Department of Pathology, The First Affiliated Hospital of Guangxi Medical University, Nanning, Guangxi, Zhuang Autonomous Region 530021, P.R. China.
Department of Medical Ultrasonics, The First Affiliated Hospital of Guangxi Medical University, Nanning, Guangxi, Zhuang Autonomous Region 530021, P.R. China.
Mol Med Rep. 2018 Jan;17(1):1469-1484. doi: 10.3892/mmr.2017.8040. Epub 2017 Nov 14.
Increasing evidence has demonstrated that microRNA (miR)‑133a‑3p is an important regulator of hepatocellular carcinoma (HCC). In the present study, the diagnostic role of miR‑133a‑3p in HCC, and the potential functional pathways, were both explored based on publicly available data. Eligible microarray datasets were collected from NCBI Gene Expression Omnibus (GEO) database and ArrayExpress database. The data related to HCC and matched adjacent normal tissues were also downloaded from The Cancer Genome Atlas (TCGA). Published studies reporting the association between miR‑133a‑3p expression and HCC were reviewed from multiple databases. By combining the data derived from three sources (GEO, TCGA and published studies), the authors analyzed the comprehensive relationship between miR‑133a‑3p expression and clinicopathological features of HCC. Eventually, putative targets of miR‑133a‑3p in HCC were selected for further bioinformatics prediction.

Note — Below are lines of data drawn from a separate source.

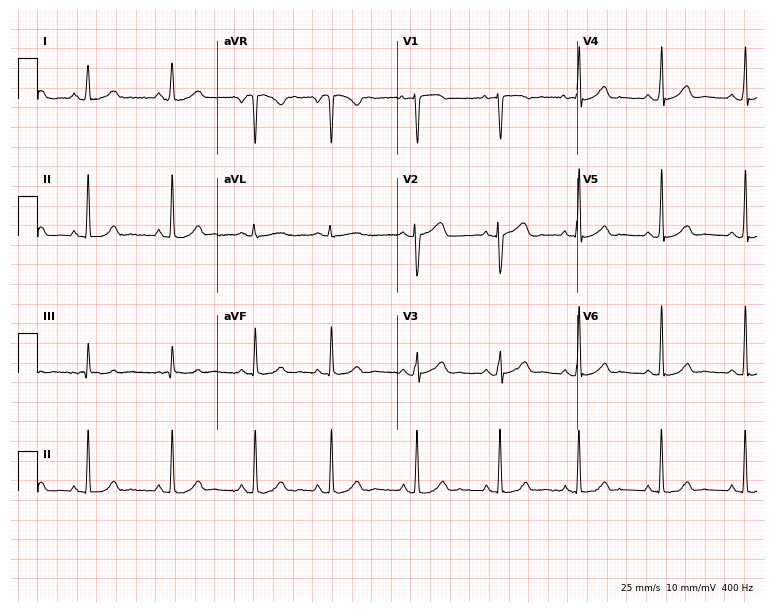
12-lead ECG (7.3-second recording at 400 Hz) from a 23-year-old woman. Labelled as a normal ECG.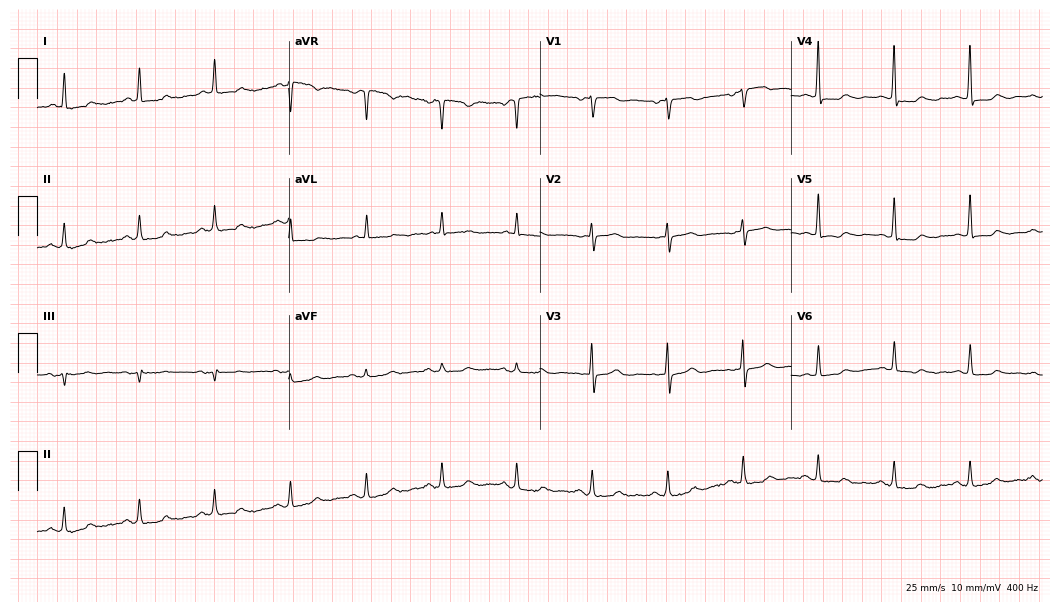
Standard 12-lead ECG recorded from a female patient, 85 years old (10.2-second recording at 400 Hz). None of these six findings is recorded: first-degree AV block, right bundle branch block, left bundle branch block, sinus bradycardia, atrial fibrillation, sinus tachycardia.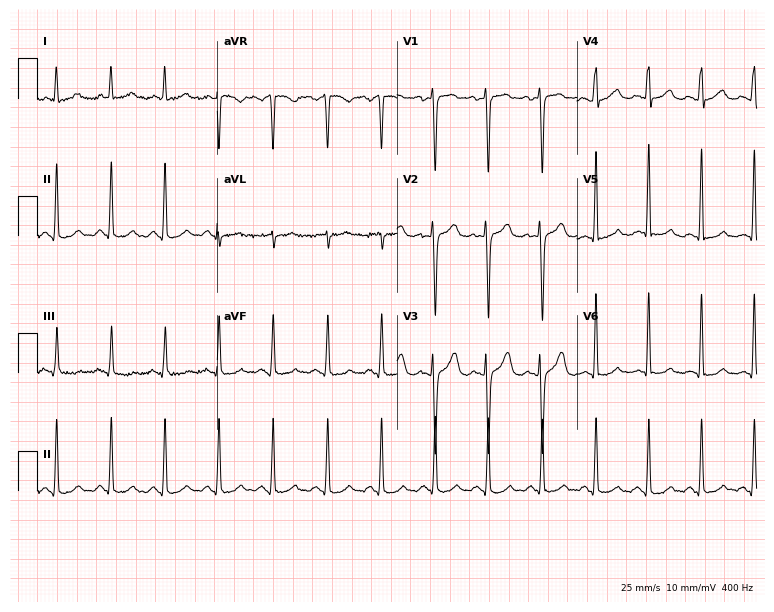
ECG (7.3-second recording at 400 Hz) — a 30-year-old female. Findings include sinus tachycardia (a sinus rate of 100 beats per minute or more).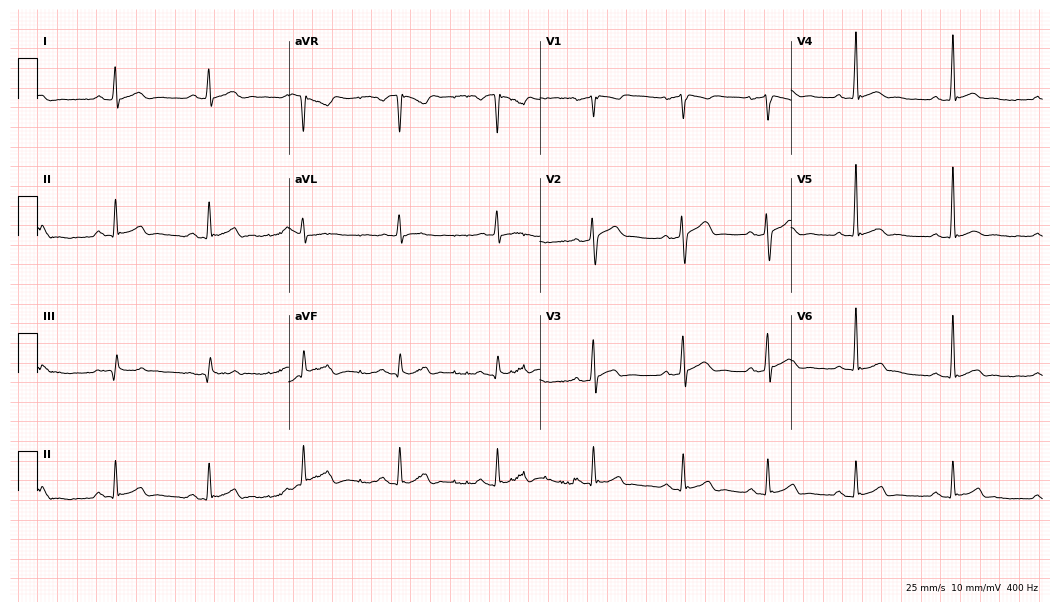
12-lead ECG from a 34-year-old male (10.2-second recording at 400 Hz). No first-degree AV block, right bundle branch block, left bundle branch block, sinus bradycardia, atrial fibrillation or sinus tachycardia recorded for this tracing. Other findings, if any, are not listed.

A total of eight published microarray datasets were gathered, and the pooled results demonstrated that the expression of miR‑133a‑3p in the tumor group was lower than that in normal groups [standardized mean difference (SMD)=‑0.54; 95% confidence interval (CI), ‑0.74 to ‑0.35; P<0.001]. Consistently, the level of miR‑133a‑1 in HCC was reduced markedly compared to normal tissues (P<0.001) based on TCGA data, and the AUC value of low miR‑133a‑1 expression for HCC diagnosis was 0.670 (P<0.001). Furthermore, the combined SMD of all datasets (GEO, TCGA and literature) suggested that significant difference was observed between the HCC group and the normal control group, and lower miR‑133a‑3p expression in HCC group was noted (SMD=‑0.69; 95% CI, ‑1.10 to ‑0.29; P=0.001). In addition, the authors discovered five key genes of the calcium signaling pathway (NOS1, ADRA1A, ADRA1B, ADRA1D and TBXA2R) that may probably be targeted by miR‑133a‑3p in HCC. The study reveals that miR‑133a‑3p may function as a tumor suppressor in HCC. The prospective novel pathways and key genes of miR‑133a‑3p could offer potential biomarkers for HCC; however, the predictions require further confirmation.
越来越多的证据表明,微小 RNA(miR)-133a-3p 是肝细胞癌(HCC)的重要调控因子。在本研究中,基于公开数据,同时探讨了 miR-133a-3p 在 HCC 中的诊断作用及其潜在的功能途径。从 NCBI Gene Expression Omnibus(GEO)数据库和 ArrayExpress 数据库中收集了符合条件的微阵列数据集。还从癌症基因组图谱(TCGA)下载了与 HCC 相关的匹配癌旁正常组织的数据。从多个数据库中综述了报道 miR-133a-3p 表达与 HCC 之间关联的已发表研究。通过结合来自三个来源(GEO、TCGA 和已发表研究)的数据,作者分析了 miR-133a-3p 表达与 HCC 临床病理特征之间的综合关系。最终,选择 HCC 中 miR-133a-3p 的潜在靶标进行进一步的生物信息学预测。共收集了 8 个已发表的微阵列数据集,合并结果表明,肿瘤组 miR-133a-3p 的表达低于正常组[标准化均数差(SMD)=-0.54;95%置信区间(CI),-0.74 至-0.35;P<0.001]。同样,根据 TCGA 数据,HCC 中的 miR-133a-1 水平明显低于正常组织(P<0.001),低 miR-133a-1 表达用于 HCC 诊断的 AUC 值为 0.670(P<0.001)。此外,所有数据集(GEO、TCGA 和文献)的合并 SMD 表明,HCC 组与正常对照组之间存在显著差异,并且 HCC 组的 miR-133a-3p 表达较低(SMD=-0.69;95%CI,-1.10 至-0.29;P=0.001)。此外,作者发现了五个钙信号通路的关键基因(NOS1、ADRA1A、ADRA1B、ADRA1D 和 TBXA2R),它们可能是 HCC 中 miR-133a-3p 的靶标。该研究表明,miR-133a-3p 可能在 HCC 中作为肿瘤抑制因子发挥作用。miR-133a-3p 的新潜在途径和关键基因可能为 HCC 提供潜在的生物标志物;然而,这些预测需要进一步验证。